Les gestes de la femme attestent que le pardon a été accueilli, que la grâce a trouvé place en elle pour devenir source de foi, de confiance, d’amour, de reconnaissance, de gratitude et de courage, tout ce qui manque à la bonne conscience du pharisien de quelque religion qu’il soit.

Tes péchés sont pardonnés, dit Jésus à la femme, une mise en mots de ce qui l’anime, pour elle, pour Simon, pour tous. Jésus traduit ce qui l’a mise en mouvement, des larmes aux baisers sur ses pieds, de l’irruption dans la maison à l’onction de parfum, ce qui a libéré la femme du jugement des hommes.

Ils ne comprennent pas encore, ceux qui, toujours campés sur leurs certitudes, se disent, toujours en eux-mêmes : Qui est-il, celui-ci, qui va jusqu’à pardonner les péchés ? Ce n’est pas Jésus qui a pardonné. Lui, il annonce le pardon de Dieu, la grâce de Dieu, ni à conquérir, ni à mériter, à recevoir seulement. Il rend ainsi possible et visible la vie pardonnée, l’existence en grâce, dont le signe est d’amour, d’aimer.
Alors Jésus insiste : Va en paix, ta foi t’a sauvée. Sauvée de quoi puisque le pardon de Dieu est antérieur, donné et depuis toujours, avant même la foi ? Sauvée pour le quotidien de l’emprise des paroles dites dans une intériorité ou un entre-soi de bonnes consciences, sauvée de la réprobation des regards qui jugent, sauvée du désespoir de croire qu’elle n’est qu’une sorte de femme.

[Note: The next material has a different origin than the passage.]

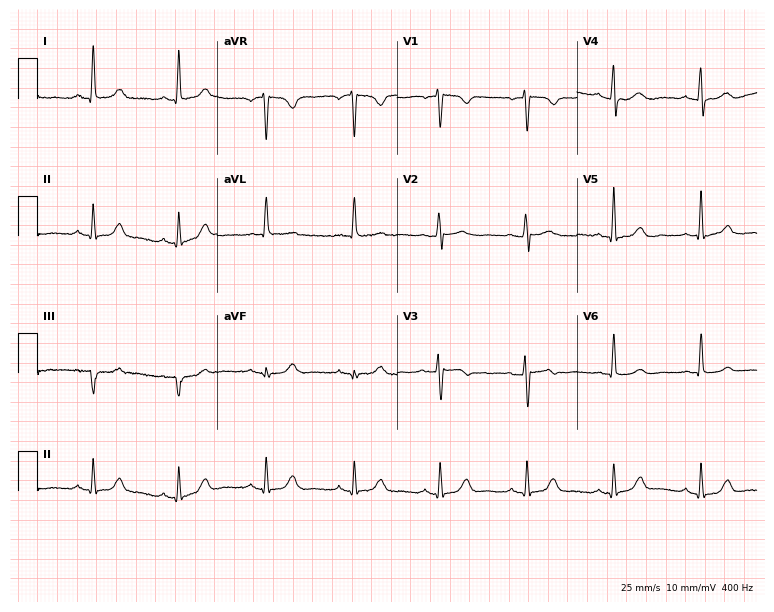
12-lead ECG from a female, 61 years old. Labelled as a normal ECG.

Nous ne savons pas si le pharisien sortira de la crise provoquée par la venue de la femme chez lui et par le sens donné à cette advenue par la parole de Jésus.
Nous ne savons pas si le pharisien verra cette femme et pas une pécheresse.
Nous ne savons pas s’il entendra les paroles dites par un autre que lui-même.
Nous ne savons pas s’il lâchera son obsession de pureté pour se tourner vers l’accueil de la grâce et des vivants femmes et hommes.
Nous l’espérons, pour chaque pharisien, y compris celui qui se loge dans les replis de chaque conscience.
Car certainement, dans ce temps qui est le nôtre, nous avons besoin de textes, de cette femme, de gestes, de silences et de paroles qui secouent les consciences alignées sur des règles et des mesures et la stigmatisation de ceux qui ne les suivent pas.
Nous avons besoin de tout ce qui témoigne de reconnaissance et d’hospitalité, de pardon et d’amour, et d’en témoigner à notre tour.